Search code examples
cgrammarlexical-analysisambiguityunary-operator

Unary operator ambiguity


Looking at the C grammar, it seems that the input ++i can have 2 derivation: either be treated as the prefix increment operator, or as 2 integer promotion, like +(+i) (same goes for --i).
What am I missing?

unary-expression:
   postfix-expression
   ++ unary-expression
   -- unary-expression
   unary-operator cast-expression
   sizeof unary-expression
   sizeof ( type-name )

unary-operator: one of
    & * + - ~ !

cast-expression:
    unary-expression
    ( type-name ) cast-expression

Solution

  • The lexer is using the maximal munch principle and will take as many characters as it can to form a valid token to avoid these types of ambiguity.

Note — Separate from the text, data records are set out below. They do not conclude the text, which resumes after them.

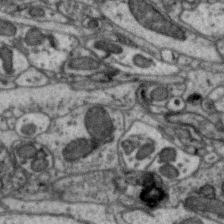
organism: Zebra finch
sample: Brain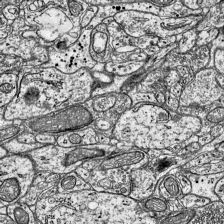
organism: Mouse
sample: Visual Cortex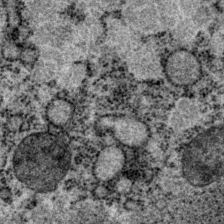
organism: P. pacificus
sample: Pharynx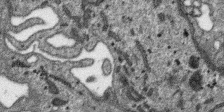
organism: Human
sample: Lung epithelial cells infected with SARS-CoV-2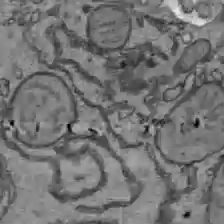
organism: C57BL Mouse
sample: Liver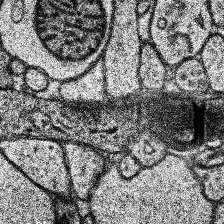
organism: Human
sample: Temporal Lobe

    We can confirm this by going to the draft C99 standard section 6.4 Lexical elements which says:

    If the input stream has been parsed into preprocessing tokens up to a given character, the next preprocessing token is the longest sequence of characters that could constitute a preprocessing token. [...]

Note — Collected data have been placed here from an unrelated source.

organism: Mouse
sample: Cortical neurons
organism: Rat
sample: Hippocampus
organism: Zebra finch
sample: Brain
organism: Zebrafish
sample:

    and it provides two examples:

    EXAMPLE 1 The program fragment 1Ex is parsed as a preprocessing number token (one that is not a valid floating or integer constant token), even though a parse as the pair of preprocessing tokens 1 and Ex might produce a valid expression (for example, if Ex were a macro defined as +1). Similarly, the program fragment 1E1 is parsed as a preprocessing number (one that is a valid floating constant token), whether or not E is a macro name.

    and

    EXAMPLE 2 The program fragment x+++++y is parsed as x ++ ++ + y, which violates a constraint on increment operators, even though the parse x ++ + ++ y might yield a correct expression.